586it [00:00, 625.97it/s]
236it [00:06, 35.43it/s]
7538it [00:01, 4977.84it/s]


{'group_auc': 0.6409, 'mean_mrr': 0.2971, 'ndcg@5': 0.3265, 'ndcg@10': 0.3916}
CPU times: user 14.8 s, sys: 1.81 s, total: 16.6 s
Wall time: 15.8 s


In [19]:
sb.glue("res_syn", res_syn)

## Saving the model

In [20]:
#Setting the path for the model
model_path = os.path.join(data_path, "model")

#Creating the directory if it does not exist
os.makedirs(model_path, exist_ok=True)

#Saving the weights of the model at the specified path
model.model.save_weights(os.path.join(model_path, "lstur_ckpt"))

## Predictions

In [21]:
# Load the pre-trained model and evaluate on the validation data
group_impr_indexes, group_labels, group_preds = model.run_fast_eval(valid_news_file, valid_behaviors_file)

# Open a file to write the prediction results
with open(os.path.join(data_path, 'prediction.txt'), 'w') as f:
    # Iterate through each impression index and the corresponding predictions
    for impr_index, preds in tqdm(zip(group_impr_indexes, group_preds)):
        # Increment the impression index by 1 (since impression indexes start from 0)
        impr_index += 1
        # Compute the predicted ranking for the current set of predictions
        pred_rank = (np.argsort(np.argsort(preds)[::-1]) + 1).tolist()
        # Format the predicted ranking as a string in the required format
        pred_rank = '[' + ','.join([str(i) for i in pred_rank]) + ']'
        # Write the impression index and predicted ranking to the output file
        f.write(' '.join([str(impr_index), pred_rank])+ '\n')


586it [00:00, 601.25it/s]
236it [00:06, 36.56it/s]
7538it [00:02, 3624.13it/s]
7538it [00:00, 27741.56it/s]


In [44]:
# Create a new zip file to store the prediction file
f = zipfile.ZipFile(os.path.join(data_path, 'prediction.zip'), 'w', zipfile.ZIP_DEFLATED)

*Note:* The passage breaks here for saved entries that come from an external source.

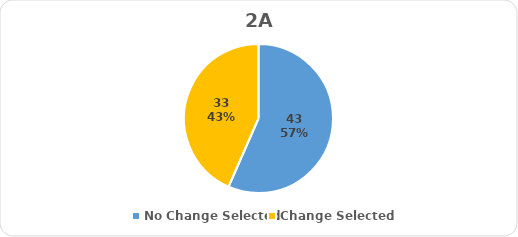
| Category | Series 0 |
|---|---|
| No Change Selected | 43 |
| Change Selected | 33 |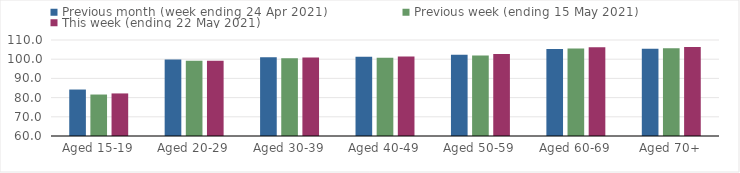
| Category | Previous month (week ending 24 Apr 2021) | Previous week (ending 15 May 2021) | This week (ending 22 May 2021) |
|---|---|---|---|
| Aged 15-19 | 84.2 | 81.6 | 82.17 |
| Aged 20-29 | 99.84 | 99.16 | 99.21 |
| Aged 30-39 | 101.08 | 100.51 | 100.83 |
| Aged 40-49 | 101.24 | 100.74 | 101.4 |
| Aged 50-59 | 102.35 | 101.94 | 102.69 |
| Aged 60-69 | 105.36 | 105.59 | 106.26 |
| Aged 70+ | 105.47 | 105.75 | 106.34 |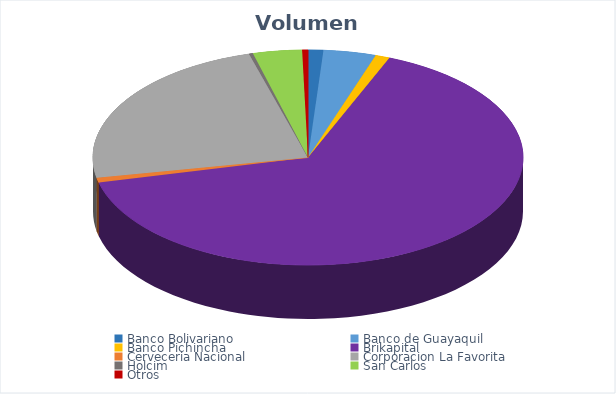
| Category | VOLUMEN ($USD) |
|---|---|
| Banco Bolivariano | 5280 |
| Banco de Guayaquil | 18169.93 |
| Banco Pichincha | 5000 |
| Brikapital | 300000 |
| Cerveceria Nacional | 3420 |
| Corporacion La Favorita | 108748.95 |
| Holcim | 1380 |
| San Carlos | 17000 |
| Otros | 2000 |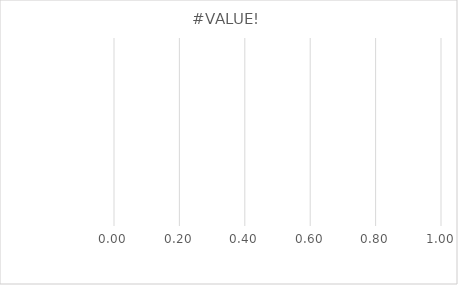
| Category | Benchmark | Entire LEA  | Title IV-A Identified Schools |
|---|---|---|---|
| 0.0 | 0 | 0 | 0 |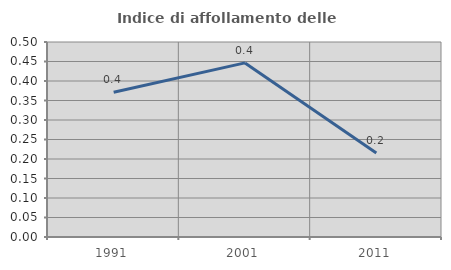
| Category | Indice di affollamento delle abitazioni  |
|---|---|
| 1991.0 | 0.371 |
| 2001.0 | 0.446 |
| 2011.0 | 0.216 |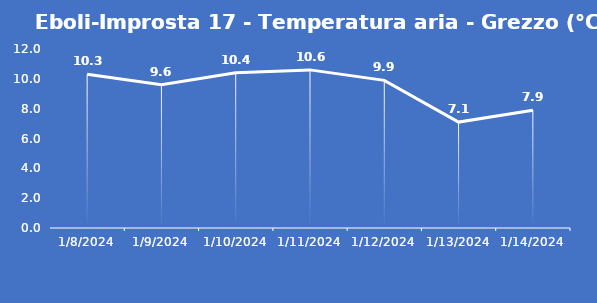
| Category | Eboli-Improsta 17 - Temperatura aria - Grezzo (°C) |
|---|---|
| 1/8/24 | 10.3 |
| 1/9/24 | 9.6 |
| 1/10/24 | 10.4 |
| 1/11/24 | 10.6 |
| 1/12/24 | 9.9 |
| 1/13/24 | 7.1 |
| 1/14/24 | 7.9 |

# Add the prediction file to the zip archive with a specified arcname
f.write(os.path.join(data_path, 'prediction.txt'), arcname='prediction.txt')

# Close the zip file
f.close()


## Summary and Conclusion
In this notebook, we have explored the use of NLP and recommendation systems to build a news recommendation engine. Using the Microsoft MIND dataset and the Microsoft Recommenders library, we implemented the LSTUR algorithm to learn user representations and predict personalized news recommendations for each user.

After training the model, we obtained a group_auc of 0.6409, mean_mrr of 0.2971, ndcg@5 of 0.3265, and ndcg@10 of 0.3916. These evaluation metrics indicate that our model is performing reasonably well in terms of accuracy and personalization of recommendations.

In conclusion, the use of NLP and recommendation systems is a powerful tool for building news recommendation engines that can provide personalized recommendations to users. Our implementation of the LSTUR algorithm has shown promising results, and there is room for further improvement and exploration in this field. With the growing importance of news consumption and the abundance of news articles available online, news recommendation engines have become increasingly important in helping users find the content that is most relevant to their interests.